In the face of the dogged opposition of Sen. Reid and the Obama administration's interest in looking for alternatives to Yucca, this process could begin again. In December, DOE issued a report predicting that there will be 34 new nuclear reactors seeking licensing approval by 2010. It suggests that Congress either increase the legal capacity for waste storage in Yucca Mountain or renew the hunt for a second site. The report notes that new research shows that "all states in the contiguous United States have a potential area that could be considered for the second repository."
The report states that by 2010, the nation's nuclear reactors will have accumulated enough waste to completely fill Yucca Mountain, as currently planned. Carrying on the 20-year tradition of deferring nuclear waste disposal is also an option, the report says, but it warns that "each year a decision is deferred the Federal Government will incur additional financial liabilities."

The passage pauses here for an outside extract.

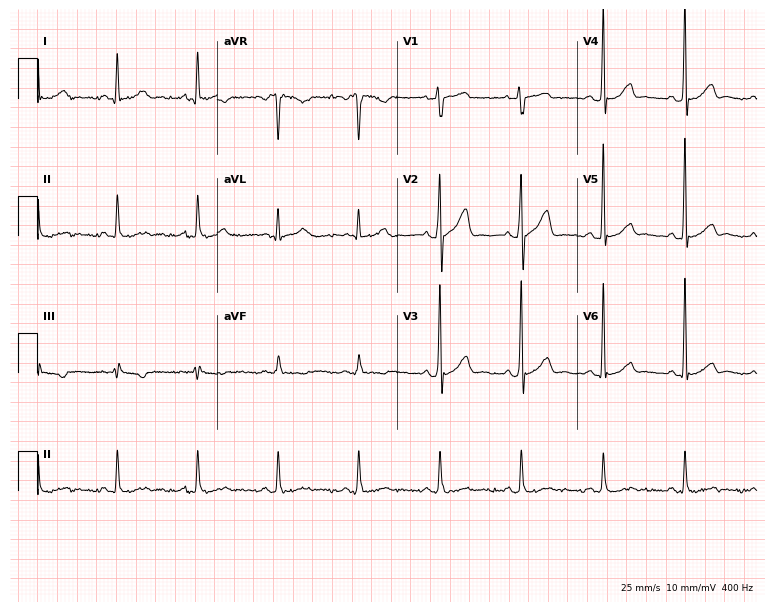
Electrocardiogram, a 47-year-old woman. Of the six screened findings (first-degree AV block, right bundle branch block, left bundle branch block, sinus bradycardia, atrial fibrillation, sinus tachycardia), none is recorded. Other findings, if any, are not listed.

Johnston -- who said he doesn't represent nuclear interests -- thinks it would be "silly" to stop the current nuclear waste program. "To think that they're going to go back and study all the things we studied before. We looked into everything, even sending it into outer space and burying it in the ocean." He thinks the best remedy would be to designate Yucca as the site for "monitored and retrievable storage for nuclear wastes," looking forward to the day when technology provides a way that part of the waste could be removed and recycled as new nuclear fuel.
"Whether this would make a difference in their [Nevada's] opposition, I don't know, " added Johnston. "It has gotten rather irrational. Everyone assumes it [the waste] is going to poison the whole state."
Alters the information on population in the vicinity of the proposed waste repository at Yucca Mountain and the temporary storage facilities where waste is now kept. An earlier version of this story incorrectly noted a higher concentration of people in these areas.